### TASK
Repeat the data word for word, excluding every picture.
#### INPUT DATA ####
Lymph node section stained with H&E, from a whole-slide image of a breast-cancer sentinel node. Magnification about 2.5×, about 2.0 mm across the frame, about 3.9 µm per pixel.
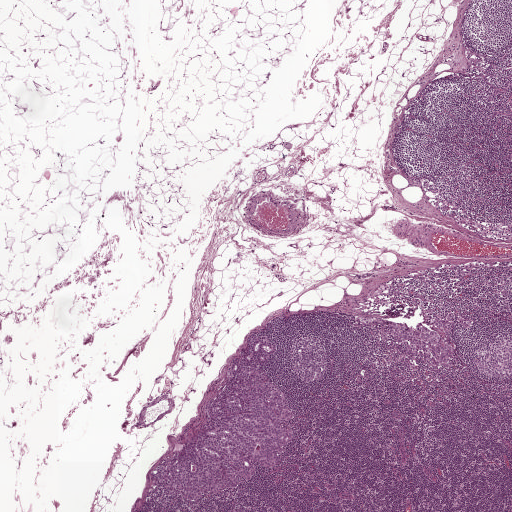
Two metastatic tumour regions, each outlined as a closed clockwise path in crop pixels (x, y), largest first: region 1: (264, 335), (277, 345), (268, 364), (261, 366), (285, 389), (294, 412), (293, 439), (284, 461), (271, 469), (251, 460), (257, 473), (250, 481), (202, 500), (193, 503), (165, 496), (152, 502), (146, 493), (152, 470), (186, 451), (206, 421), (207, 403), (219, 395), (230, 362), (252, 336); region 2: (451, 311), (458, 315), (460, 311), (470, 320), (468, 322), (469, 329), (460, 326), (454, 320), (451, 338), (453, 366), (444, 368), (418, 359), (409, 361), (400, 345), (383, 341), (372, 329), (356, 320), (359, 316), (376, 316), (404, 322), (412, 327), (420, 322), (446, 338), (434, 319).
About 5% of the image area is annotated as tumour.
####
### ANSWER TO THE EXERCISE
Lymph node section stained with H&E, from a whole-slide image of a breast-cancer sentinel node. Magnification about 2.5×, about 2.0 mm across the frame, about 3.9 µm per pixel.
Two metastatic tumour regions, each outlined as a closed clockwise path in crop pixels (x, y), largest first: region 1: (264, 335), (277, 345), (268, 364), (261, 366), (285, 389), (294, 412), (293, 439), (284, 461), (271, 469), (251, 460), (257, 473), (250, 481), (202, 500), (193, 503), (165, 496), (152, 502), (146, 493), (152, 470), (186, 451), (206, 421), (207, 403), (219, 395), (230, 362), (252, 336); region 2: (451, 311), (458, 315), (460, 311), (470, 320), (468, 322), (469, 329), (460, 326), (454, 320), (451, 338), (453, 366), (444, 368), (418, 359), (409, 361), (400, 345), (383, 341), (372, 329), (356, 320), (359, 316), (376, 316), (404, 322), (412, 327), (420, 322), (446, 338), (434, 319).
About 5% of the image area is annotated as tumour.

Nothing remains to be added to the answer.